**Assignment:**
Give back exactly the line containing "GC48 | 34.079 |" and all that follow it in the data below, with the pictures left out.

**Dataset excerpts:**
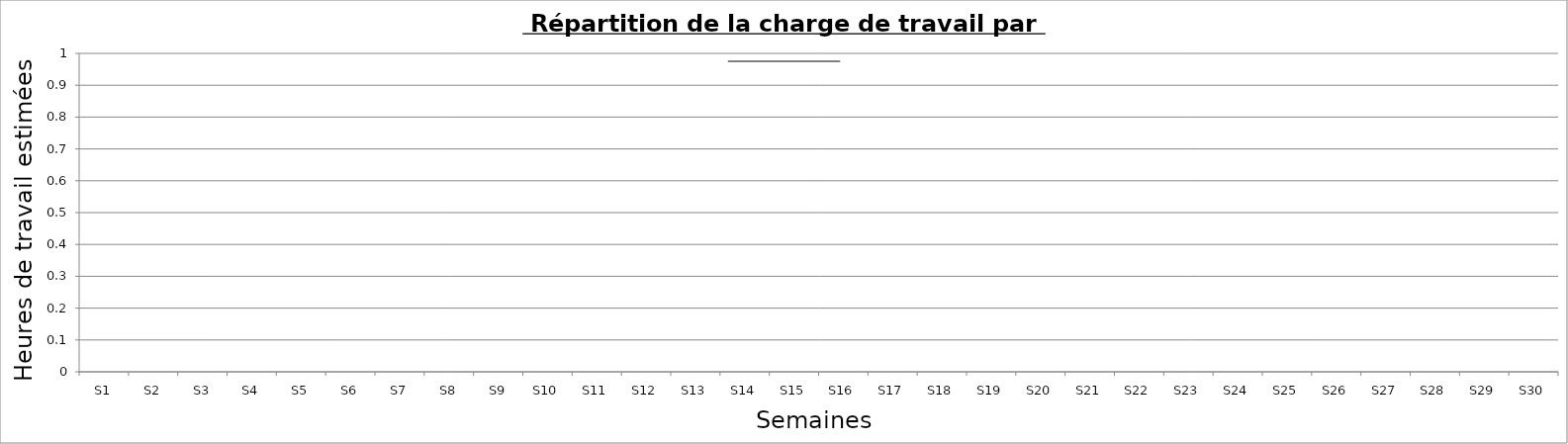
| Category | Series 2 |
|---|---|
| S1 | 0 |
| S2 | 0 |
| S3 | 0 |
| S4 | 0 |
| S5 | 0 |
| S6 | 0 |
| S7 | 0 |
| S8 | 0 |
| S9 | 0 |
| S10 | 0 |
| S11 | 0 |
| S12 | 0 |
| S13 | 0 |
| S14 | 0 |
| S15 | 0 |
| S16 | 0 |
| S17 | 0 |
| S18 | 0 |
| S19 | 0 |
| S20 | 0 |
| S21 | 0 |
| S22 | 0 |
| S23 | 0 |
| S24 | 0 |
| S25 | 0 |
| S26 | 0 |
| S27 | 0 |
| S28 | 0 |
| S29 | 0 |
| S30 | 0 |
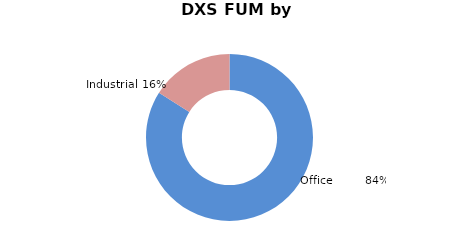
| Category | Series 0 |
|---|---|
| Office        | 0.84 |
| Industrial | 0.16 |
| Retail | 0 |
| International | 0 |
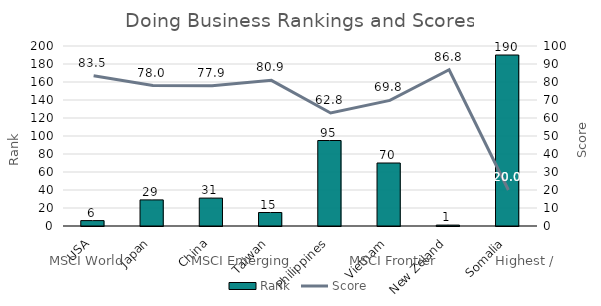
| Category | Rank |
|---|---|
| USA | 6 |
| Japan | 29 |
| China | 31 |
| Taiwan | 15 |
| Philippines | 95 |
| Vietnam | 70 |
| New Zeland | 1 |
| Somalia | 190 |
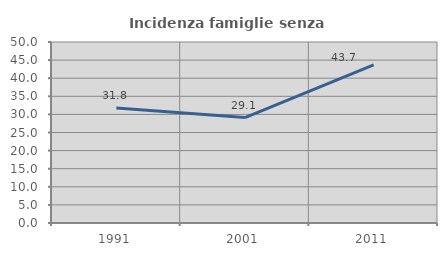
| Category | Incidenza famiglie senza nuclei |
|---|---|
| 1991.0 | 31.776 |
| 2001.0 | 29.123 |
| 2011.0 | 43.662 |
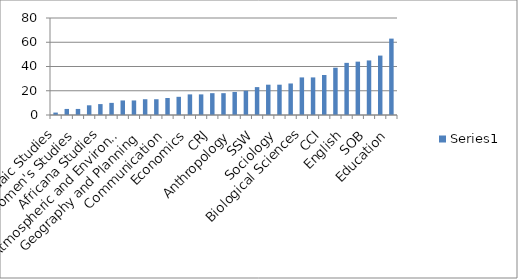
| Category | Series 0 |
|---|---|
| Judaic Studies | 2 |
| Theatre | 5 |
| Women's Studies | 5 |
| Music | 8 |
| Africana Studies | 9 |
| East Asian Studies | 10 |
| Atmospheric and Environmental Sciences | 12 |
| Philosophy | 12 |
| Geography and Planning | 13 |
| Physics | 13 |
| Communication | 14 |
| Art | 15 |
| Economics | 17 |
| Languages, Lteratures, & Cultures | 17 |
| CRJ | 18 |
| Chemistry | 18 |
| Anthropology | 19 |
| Latin American, Caribbean, and U.S Latino Studies | 20 |
| SSW | 23 |
| History | 25 |
| Sociology | 25 |
| Mathematics and Statistics | 26 |
| Biological Sciences | 31 |
| Psychology | 31 |
| CCI | 33 |
| SPH | 39 |
| English | 43 |
| Public Affairs | 44 |
| SOB | 45 |
| CNSE | 49 |
| Education | 63 |
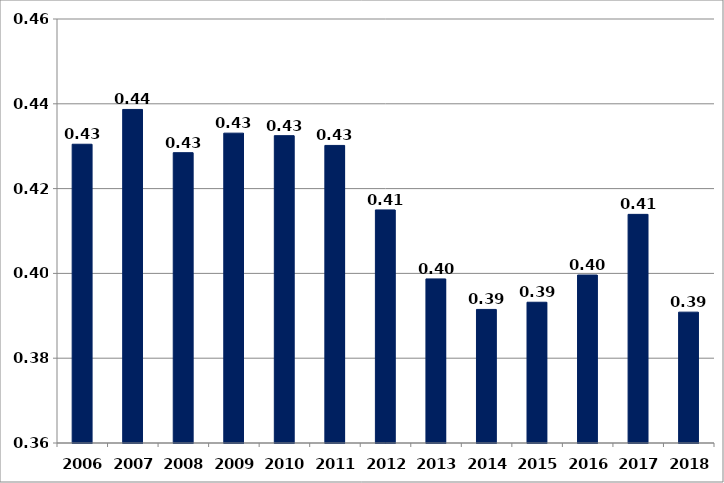
| Category | მთლიანი შემოსავლების მიხედვით1 |
|---|---|
| 2006.0 | 0.43 |
| 2007.0 | 0.439 |
| 2008.0 | 0.428 |
| 2009.0 | 0.433 |
| 2010.0 | 0.432 |
| 2011.0 | 0.43 |
| 2012.0 | 0.415 |
| 2013.0 | 0.399 |
| 2014.0 | 0.392 |
| 2015.0 | 0.393 |
| 2016.0 | 0.4 |
| 2017.0 | 0.414 |
| 2018.0 | 0.391 |
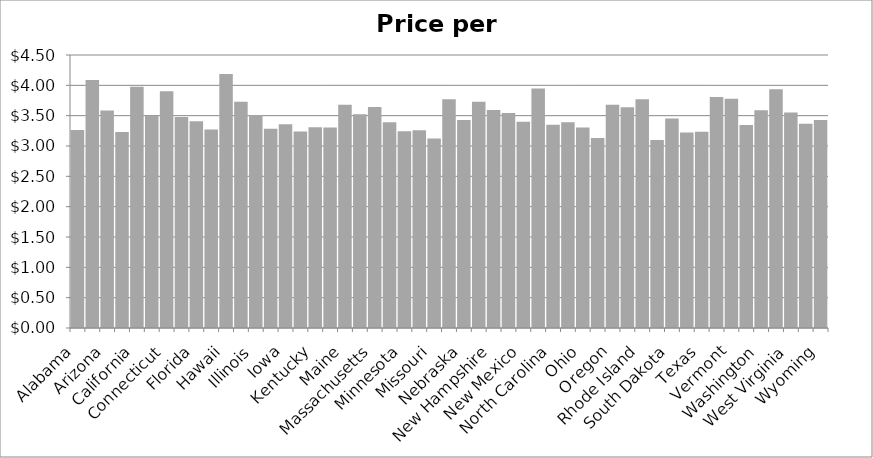
| Category | Price |
|---|---|
| Alabama | 3.262 |
| Alaska | 4.089 |
| Arizona | 3.585 |
| Arkansas | 3.229 |
| California | 3.978 |
| Colorado | 3.499 |
| Connecticut | 3.901 |
| Delaware | 3.479 |
| Florida | 3.409 |
| Georgia | 3.274 |
| Hawaii | 4.187 |
| Idaho | 3.728 |
| Illinois | 3.511 |
| Indiana | 3.283 |
| Iowa | 3.357 |
| Kansas | 3.241 |
| Kentucky | 3.311 |
| Louisiana | 3.306 |
| Maine | 3.681 |
| Maryland | 3.522 |
| Massachusetts | 3.642 |
| Michigan | 3.392 |
| Minnesota | 3.245 |
| Mississippi | 3.259 |
| Missouri | 3.125 |
| Montana | 3.772 |
| Nebraska | 3.428 |
| Nevada | 3.728 |
| New Hampshire | 3.594 |
| New Jersey | 3.545 |
| New Mexico | 3.398 |
| New York | 3.946 |
| North Carolina | 3.35 |
| North Dakota | 3.391 |
| Ohio | 3.304 |
| Oklahoma | 3.132 |
| Oregon | 3.68 |
| Pennsylvania | 3.637 |
| Rhode Island | 3.769 |
| South Carolina | 3.098 |
| South Dakota | 3.454 |
| Tennessee | 3.224 |
| Texas | 3.233 |
| Utah | 3.809 |
| Vermont | 3.779 |
| Virginia | 3.346 |
| Washington | 3.588 |
| Washington DC | 3.935 |
| West Virginia | 3.554 |
| Wisconsin | 3.367 |
| Wyoming | 3.429 |
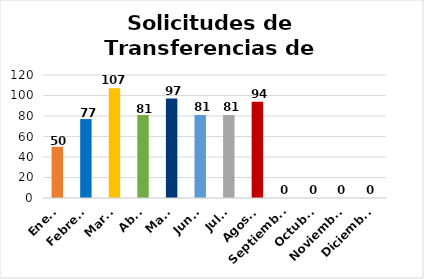
| Category | Solicitudes de Transferencias Fase I |
|---|---|
| Enero | 50 |
| Febrero | 77 |
| Marzo | 107 |
| Abril | 81 |
| Mayo | 97 |
| Junio | 81 |
| Julio | 81 |
| Agosto | 94 |
| Septiembre | 0 |
| Octubre | 0 |
| Noviembre | 0 |
| Diciembre | 0 |
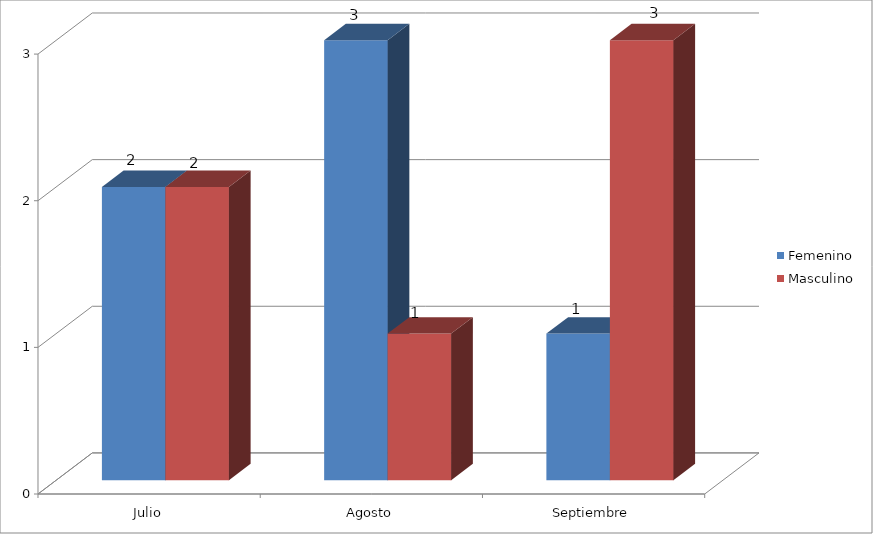
| Category | Femenino | Masculino |
|---|---|---|
| Julio | 2 | 2 |
| Agosto | 3 | 1 |
| Septiembre | 1 | 3 |
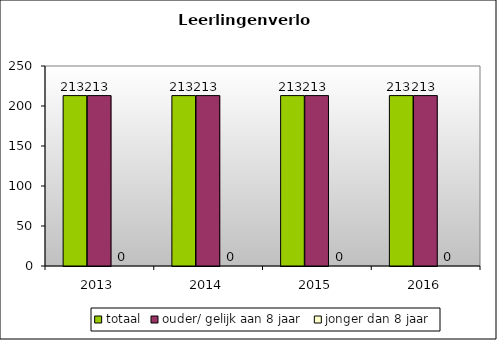
| Category | totaal | ouder/ gelijk aan 8 jaar | jonger dan 8 jaar |
|---|---|---|---|
| 2013.0 | 213 | 213 | 0 |
| 2014.0 | 213 | 213 | 0 |
| 2015.0 | 213 | 213 | 0 |
| 2016.0 | 213 | 213 | 0 |
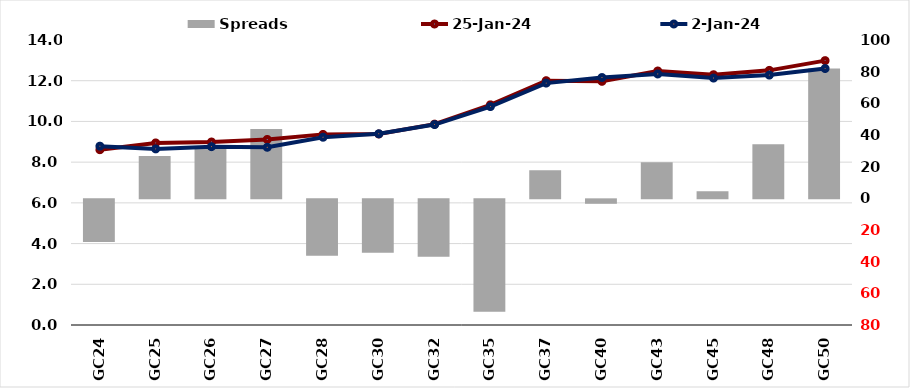
| Category |  Spreads   |
|---|---|
| GC24 | -27.006 |
| GC25 | 26.748 |
| GC26 | 31.298 |
| GC27 | 43.847 |
| GC28 | -35.633 |
| GC30 | -33.734 |
| GC32 | -36.211 |
| GC35 | -70.99 |
| GC37 | 17.773 |
| GC40 | -2.815 |
| GC43 | 22.787 |
| GC45 | 4.477 |
| GC48 | 34.079 |
| GC50 | 81.964 |
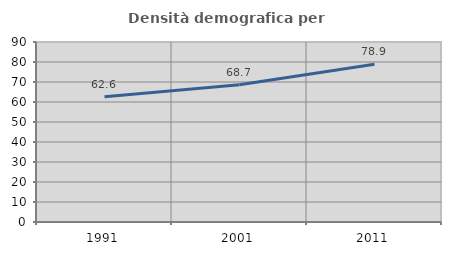
| Category | Densità demografica |
|---|---|
| 1991.0 | 62.579 |
| 2001.0 | 68.65 |
| 2011.0 | 78.866 |
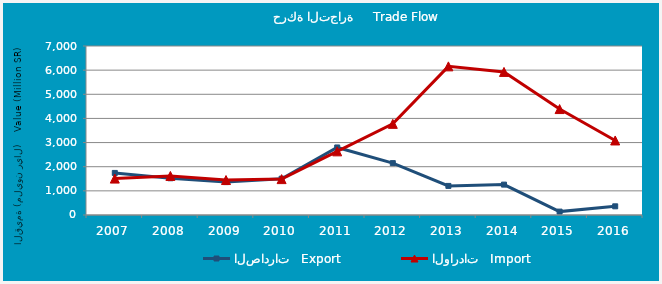
| Category | الصادرات   Export | الواردات   Import |
|---|---|---|
| 2007.0 | 1742.742 | 1508.39 |
| 2008.0 | 1521.696 | 1618.095 |
| 2009.0 | 1363.6 | 1448.325 |
| 2010.0 | 1502.528 | 1486.227 |
| 2011.0 | 2797.716 | 2636.346 |
| 2012.0 | 2149.008 | 3774.731 |
| 2013.0 | 1204.835 | 6156.317 |
| 2014.0 | 1258.546 | 5926.371 |
| 2015.0 | 140.857 | 4387.352 |
| 2016.0 | 359.237 | 3087.137 |
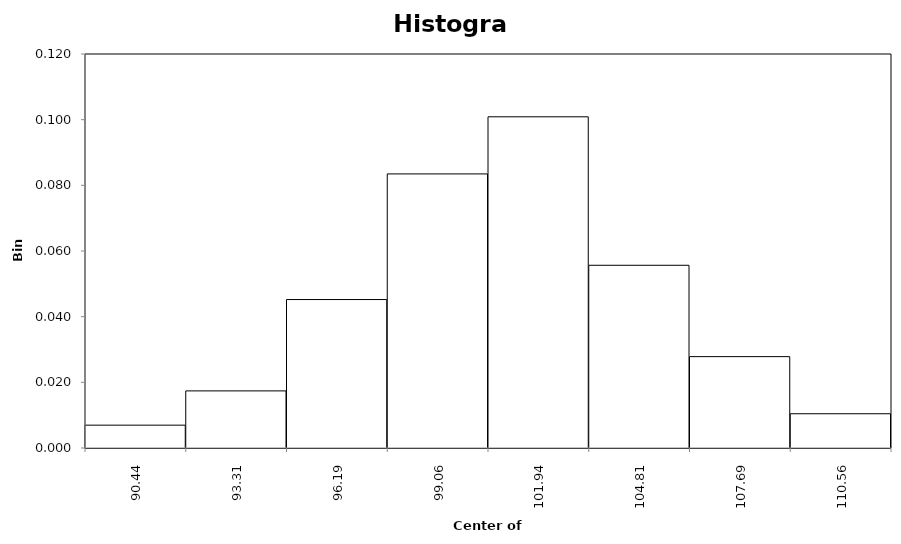
| Category | Series 0 |
|---|---|
| 90.4375 | 0.007 |
| 93.3125 | 0.017 |
| 96.1875 | 0.045 |
| 99.0625 | 0.083 |
| 101.9375 | 0.101 |
| 104.8125 | 0.056 |
| 107.6875 | 0.028 |
| 110.5625 | 0.01 |

**Answer to this problem:**
| GC48 | 34.079 |
| GC50 | 81.964 |
| Category | Densità demografica |
|---|---|
| 1991.0 | 62.579 |
| 2001.0 | 68.65 |
| 2011.0 | 78.866 |
| Category | الصادرات   Export | الواردات   Import |
|---|---|---|
| 2007.0 | 1742.742 | 1508.39 |
| 2008.0 | 1521.696 | 1618.095 |
| 2009.0 | 1363.6 | 1448.325 |
| 2010.0 | 1502.528 | 1486.227 |
| 2011.0 | 2797.716 | 2636.346 |
| 2012.0 | 2149.008 | 3774.731 |
| 2013.0 | 1204.835 | 6156.317 |
| 2014.0 | 1258.546 | 5926.371 |
| 2015.0 | 140.857 | 4387.352 |
| 2016.0 | 359.237 | 3087.137 |
| Category | Series 0 |
|---|---|
| 90.4375 | 0.007 |
| 93.3125 | 0.017 |
| 96.1875 | 0.045 |
| 99.0625 | 0.083 |
| 101.9375 | 0.101 |
| 104.8125 | 0.056 |
| 107.6875 | 0.028 |
| 110.5625 | 0.01 |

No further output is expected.